Jackson Matthew J, Vaughan Gregory, Ledley Fred D
Bentley University, Waltham, Massachusetts, USA.
Center for Integration of Science and Industry, Bentley University, Waltham, Massachusetts, USA.
BMJ Open. 2024 Mar 12;14(3):e076542. doi: 10.1136/bmjopen-2023-076542.
Pharmaceutical innovation can contribute to reducing the burden of disease in human populations. This research asks whether products approved by the US Food and Drug Administration (FDA) from 2010 to 2019 and expedited review programmes incentivising development of products for serious disease were aligned with the US or global burden of disease.
Cross-sectional study.
Association of FDA product approvals (2010-2019), first approved indications, designations for expedited review with the burden of disease (disability-adjusted life years (DALYs)), years of life lost (YLL) and years of life lived with disability (YLD) for 122 WHO Global Health Estimates (GHE) conditions in US and global (ex-US) populations.
The FDA approved 387 drugs in 2010-2019 with lead indications associated with 59/122 GHE conditions. Conditions with at least one new drug had greater US DALYs (p=0.001), US YLL (p<0.001), global DALYs (p=0.030) and global YLL (p=0.004) but not US YLD (p=0.158) or global YLD (p=0.676). Most approvals were for conditions in the top quartile of US DALYs or YLL, but <27% were for conditions in the top quartile of global DALYs or YLL. The likelihood of a drug having one or more designations for expedited review programmes was negatively associated (OR<1) with US DALYs, US YLD and global YLD. There was a weak negative association with global DALYs and a weak positive association (OR>1) with US and global YLL.

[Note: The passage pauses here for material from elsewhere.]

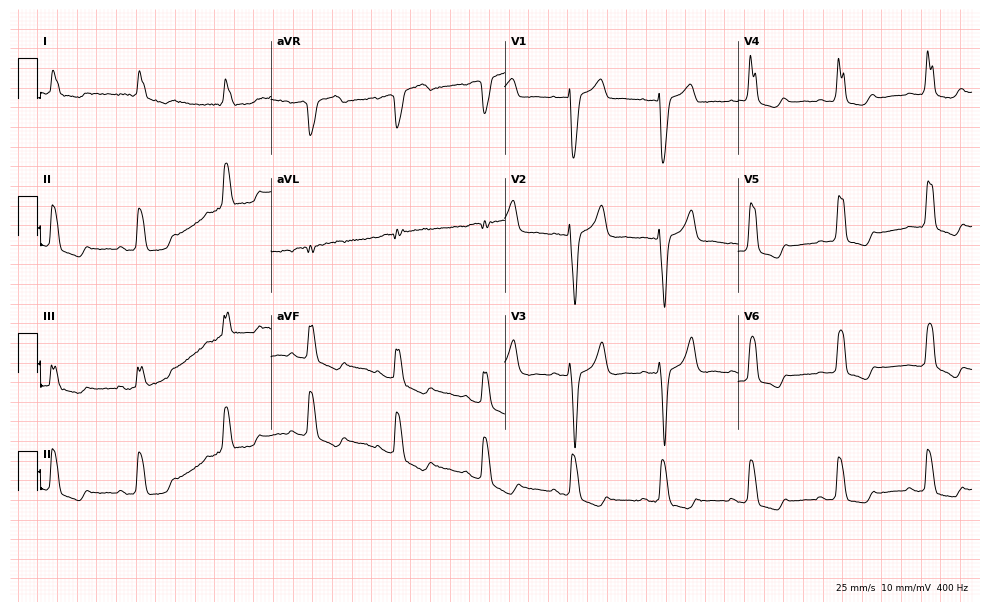
Resting 12-lead electrocardiogram (9.5-second recording at 400 Hz). Patient: a female, 84 years old. The tracing shows left bundle branch block (LBBB).
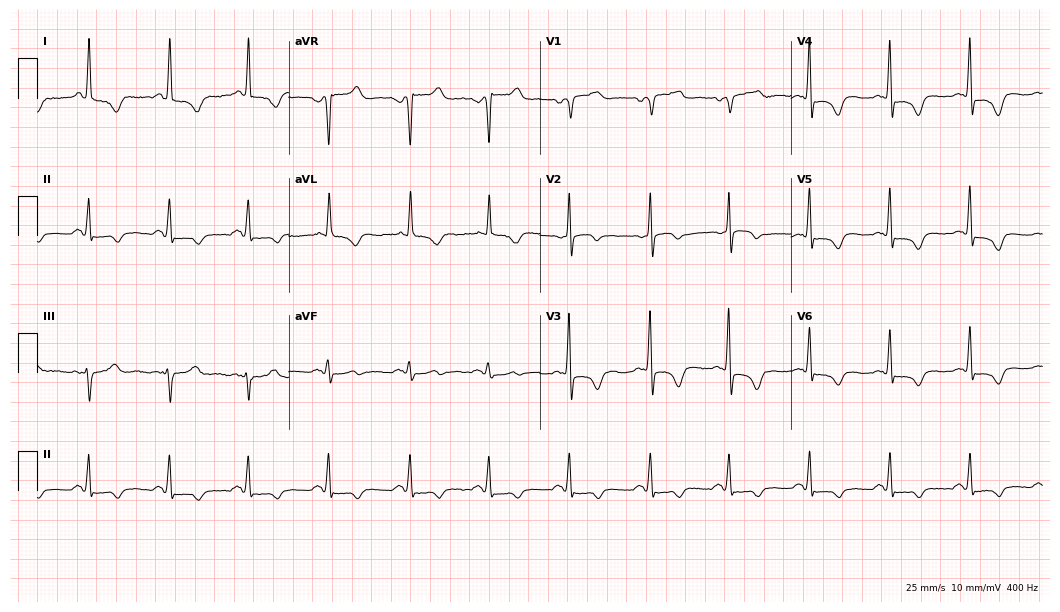
12-lead ECG from a 64-year-old female (10.2-second recording at 400 Hz). No first-degree AV block, right bundle branch block, left bundle branch block, sinus bradycardia, atrial fibrillation or sinus tachycardia recorded for this tracing. Findings outside these six are not listed.

FDA drug approvals from 2010 to 2019 were more strongly aligned with US than global disease burden. Designations for expedited review were not aligned with either the US or global burdens of disease and may inadvertently disincentivise development of products addressing global disease burdens. These results may inform policies to better align pharmaceutical innovation with the burdens of disease.
药物创新有助于减轻人群的疾病负担。本研究探讨2010年至2019年美国食品药品监督管理局(FDA)批准的产品以及激励严重疾病产品开发的加速审查计划是否与美国或全球的疾病负担相一致。
横断面研究。
FDA产品批准情况(2010 - 2019年)、首次批准的适应症、加速审查指定与美国和全球(美国以外)人群中122种世界卫生组织全球卫生估计(GHE)疾病的疾病负担(伤残调整生命年(DALYs))、寿命损失年数(YLL)和伤残生命年数(YLD)之间的关联。
2010年至2019年,FDA批准了387种药物,其主要适应症与59/122种GHE疾病相关。至少有一种新药的疾病在美国的DALYs(p = 0.001)、美国的YLL(p < 0.001)、全球的DALYs(p = 0.030)和全球的YLL(p = 0.004)方面更高,但在美国的YLD(p = 0.158)或全球的YLD(p = 0.676)方面并非如此。大多数批准是针对美国DALYs或YLL处于前四分位数的疾病,但针对全球DALYs或YLL处于前四分位数的疾病的批准不到27%。一种药物获得一项或多项加速审查计划指定的可能性与美国的DALYs、美国的YLD和全球的YLD呈负相关(OR < 1)。与全球的DALYs呈弱负相关,与美国和全球的YLL呈弱正相关(OR > 1)。
2010年至2019年FDA批准的药物与美国疾病负担的一致性比与全球疾病负担的一致性更强。加速审查指定与美国或全球的疾病负担均不一致,可能会无意中抑制针对全球疾病负担的产品开发。这些结果可为使药物创新更好地与疾病负担相匹配的政策提供参考。